Era una sensación rara ir sentada junto a Edward en su coche, como si hubieran entrado en un
bucle del tiempo, como si los últimos ocho meses no hubiesen existido. Era el mismo espacioso
Range Rover, y producía el mismo efecto de dominar al resto de los coches, muy por debajo de
ellos, experimentaba la misma sensación de seguridad por hallarse en manos del mismo hombre,
con el que sentía restaurarse una curiosa intimidad, al estar juntos y aislados de los demás.

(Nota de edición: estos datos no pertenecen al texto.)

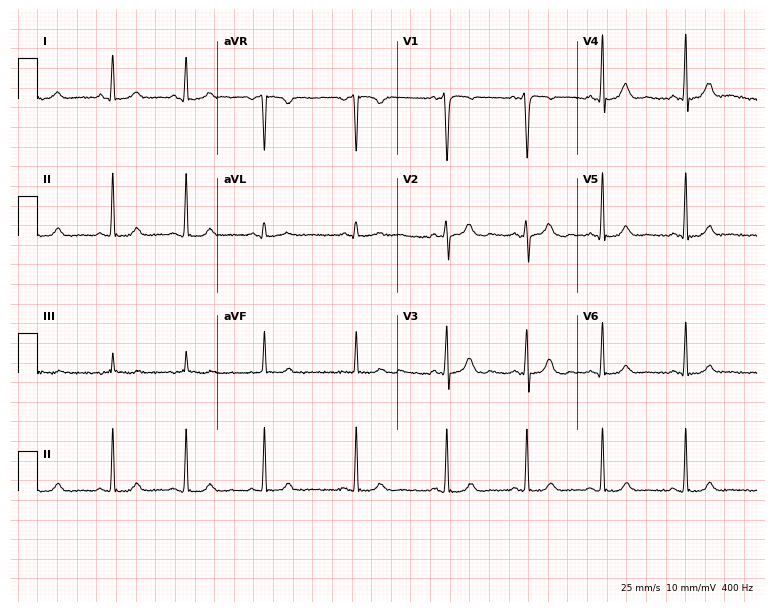
12-lead ECG from a 17-year-old female (7.3-second recording at 400 Hz). No first-degree AV block, right bundle branch block, left bundle branch block, sinus bradycardia, atrial fibrillation or sinus tachycardia recorded for this tracing. Other findings, if any, are not listed.
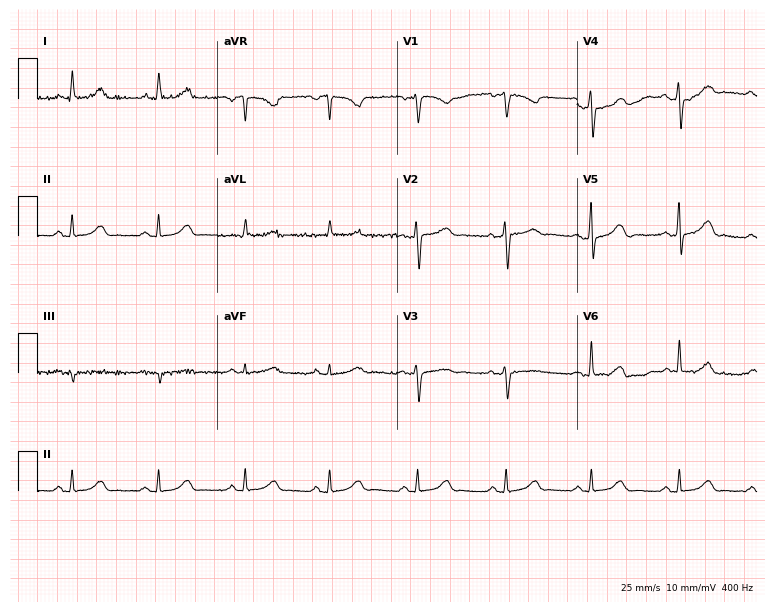
Electrocardiogram, a 57-year-old female patient. Overall reading on record: normal ECG.

Para sacudirse esa sensación de unión tan misteriosa, Bella no hacía más que mirar para
asegurarse de que, en efecto, no viajaban solos los dos, sino que Georgina estaba con ellos,
completamente a salvo en su cesta, muy tranquila a pesar del cambio de ambiente. La vida y el
tiempo no se habían detenido, y Georgina era la prueba viviente. Edward se había presentado con
el arnés para el moisés ya instalado en su todoterreno, sorprendiendo una vez más a Bella por su
previsión. Al menos, en ese sentido práctico, sí que había aceptado a Georgina.

—No te preocupes más, Bella, que no hay razón alguna —le dijo con una sonrisa, al verla una vez
más mirando al asiento de atrás—. El único sitio en el que es seguro que los bebés se duermen es
un vehículo en movimiento.

—¿Y eso de dónde lo sacas?

La sonrisa de Edward se volvió un poco irónica.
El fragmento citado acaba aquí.